Remember this?
This past week, the International Olympic Committee finally stepped up and made a decision as to how to define the eligibility of transgender athletes in sport.
After the IOC dropped chromosome testing of female athletes in 1999, leaving eligiblity of athletes up to governing bodies, the IOC came up with a policy, which, according to the IOC, is based on the goal of “protecting fairness, safety, and integrity in the female category.”
Genetic testing will begin in the leadup to the 2028 Los Angeles Olympics.

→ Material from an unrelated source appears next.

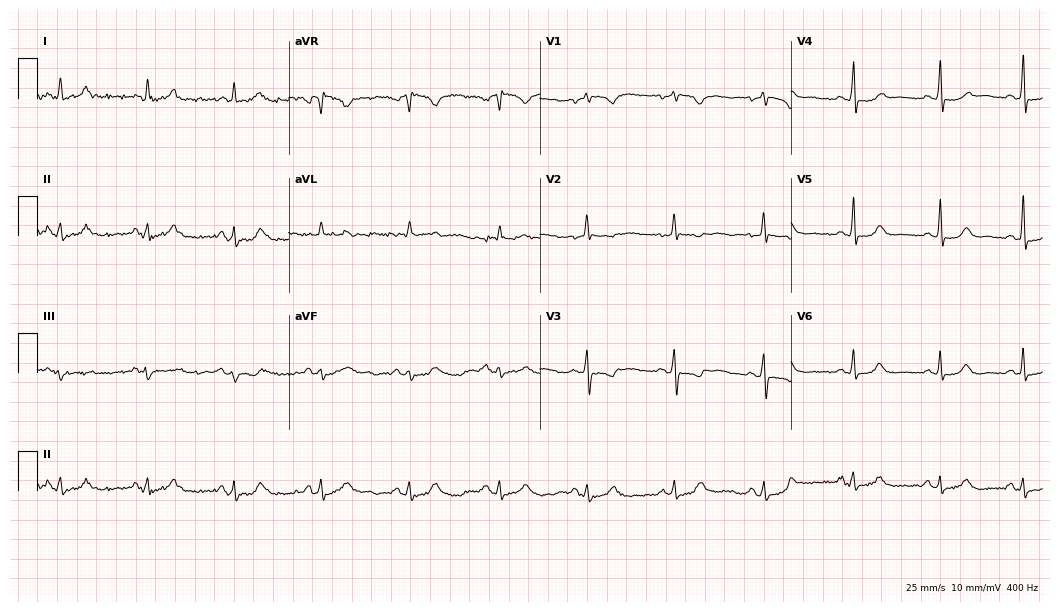
12-lead ECG (10.2-second recording at 400 Hz) from a woman, 34 years old. Screened for six findings — first-degree AV block, right bundle branch block, left bundle branch block, sinus bradycardia, atrial fibrillation, sinus tachycardia — none is recorded.
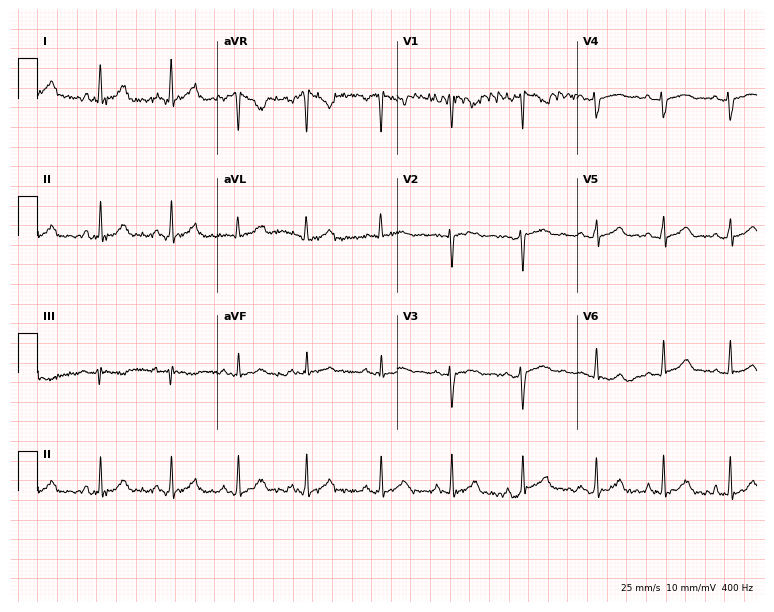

A cheek swab will be administered to women athletes to test for the presence of the SRY gene, which stands for “Sex-determining Region Y” and is associated with sexual development typical of males.
The problem is that the test may be one of the worst ones to determine fairness of the presence of a female athlete in a sporting venue. The scientist who discovered the SRY gene, Andrew Sinclair, has been one of the test’s critics in intervening years.
“All it tells you is whether or not the gene is present,” he wrote in an article published in The Conversation. “It does not tell you how SRY is functioning, whether a testis has formed, whether testosterone is produced and, if so, whether it can be used by the body.”
And worse yet, it doesn’t show whether the SRY is providing an unfair advantage.
As humanity evolves over the next several thousand years, with genetic mutations and the eventual possibility of genderless bipeds in our midst, this problem is certainly not going to go away.
As we’ve said in this space, it’s up to the governing bodies of sport, and not governments, to make the decision as to who can play. The more people remember that, the better off we’ll all be.